STORED DATA ▸
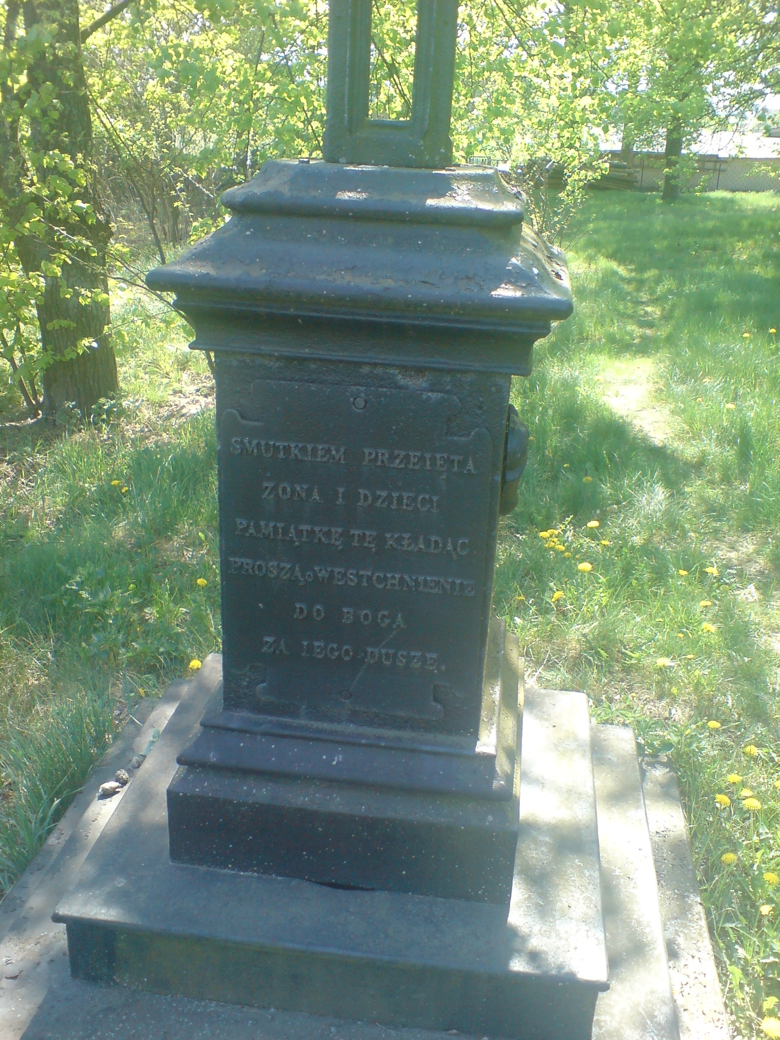 Tablica nagrobna z poł. XIX w.
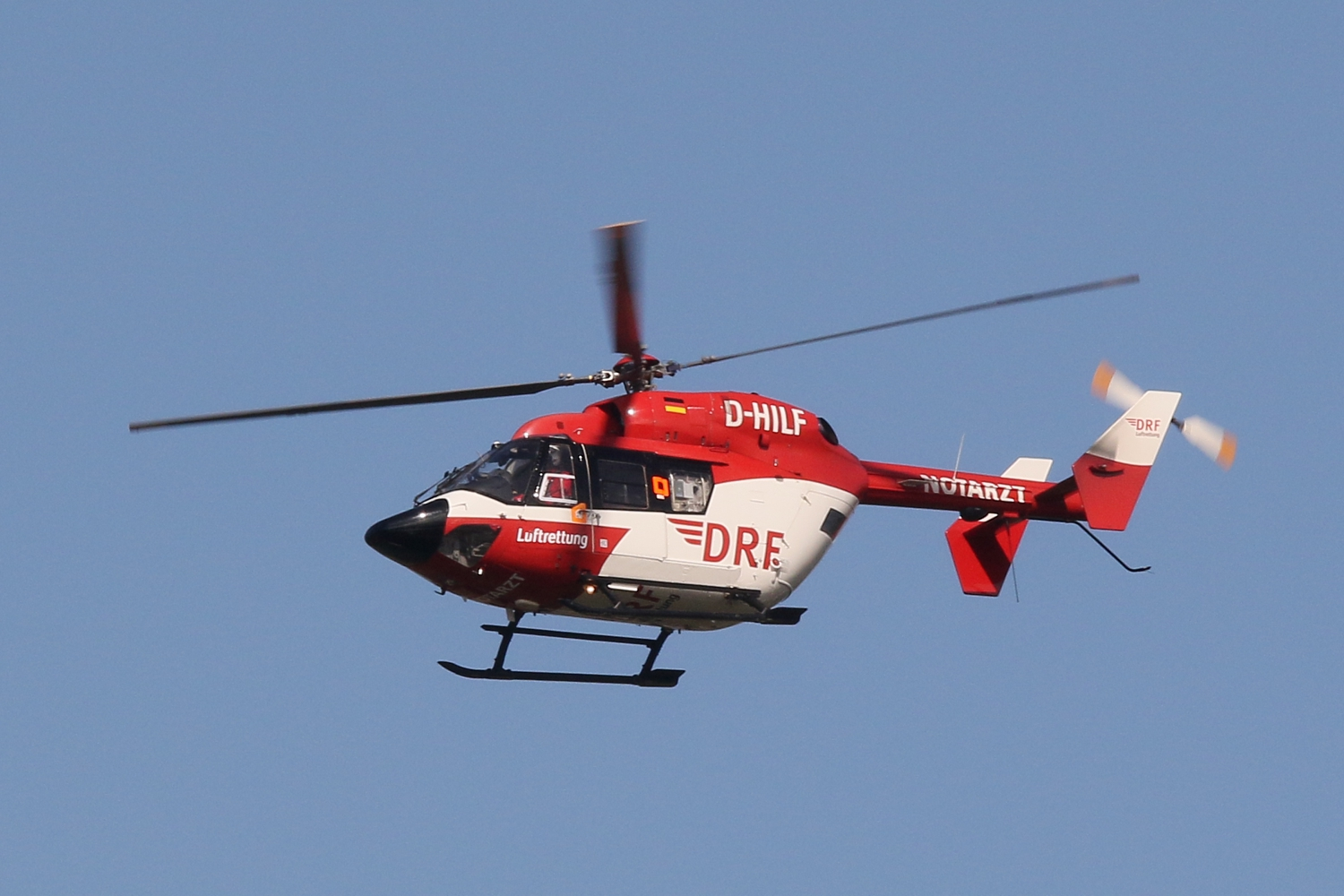 DRF-Rettungshubschrauber MBB/Kawasaki BK 117 in der Luft beim Einsatz
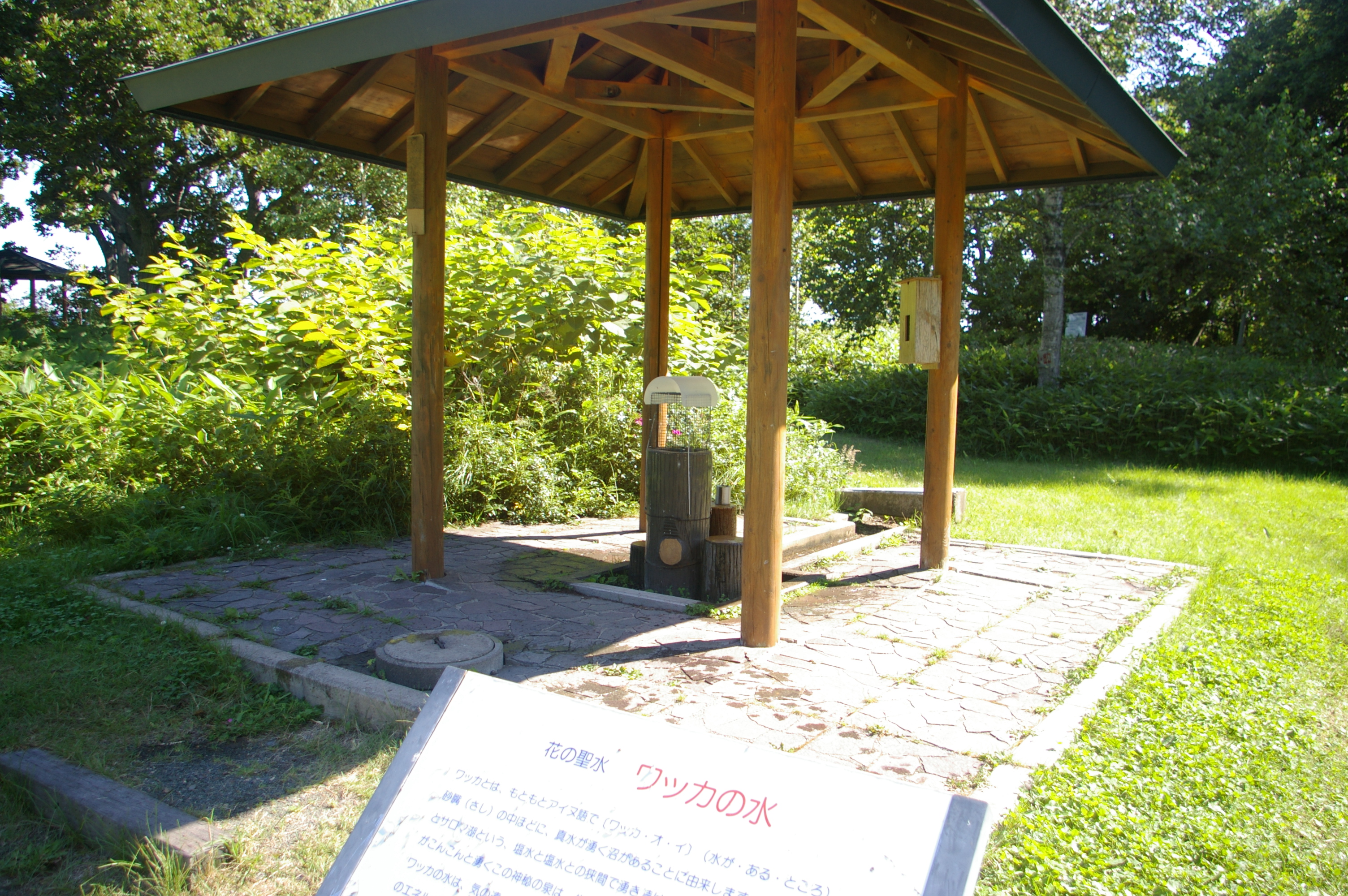 ワッカ原生花園のワッカの泉
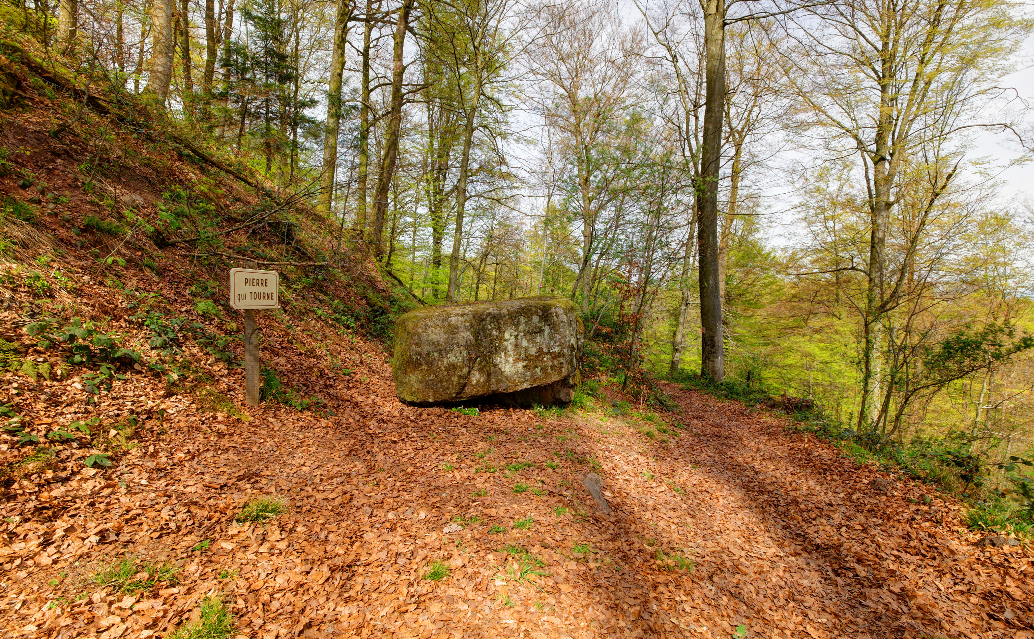 La Pierre qui tourne, à Champey. La légende dit que cette pierre tourne sur elle-même pendant la nuit de Noël tous les cent ans à minuit. La dernière fois, cela aurait été en 1984. La légende dit aussi qu’elle cache le trésor des druides et qu’il est possible de le récupérer à ce moment-là. Photo réalisée avec un filtre ND1000.
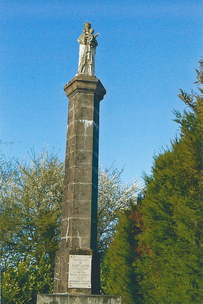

EXERCISE ▸ From the line containing "ワッカ原生花園のワッカの泉" down to the end of the listing above, every line is to be returned exactly, though the pictures are not.

ANSWER ▸
 ワッカ原生花園のワッカの泉
 La Pierre qui tourne, à Champey. La légende dit que cette pierre tourne sur elle-même pendant la nuit de Noël tous les cent ans à minuit. La dernière fois, cela aurait été en 1984. La légende dit aussi qu’elle cache le trésor des druides et qu’il est possible de le récupérer à ce moment-là. Photo réalisée avec un filtre ND1000.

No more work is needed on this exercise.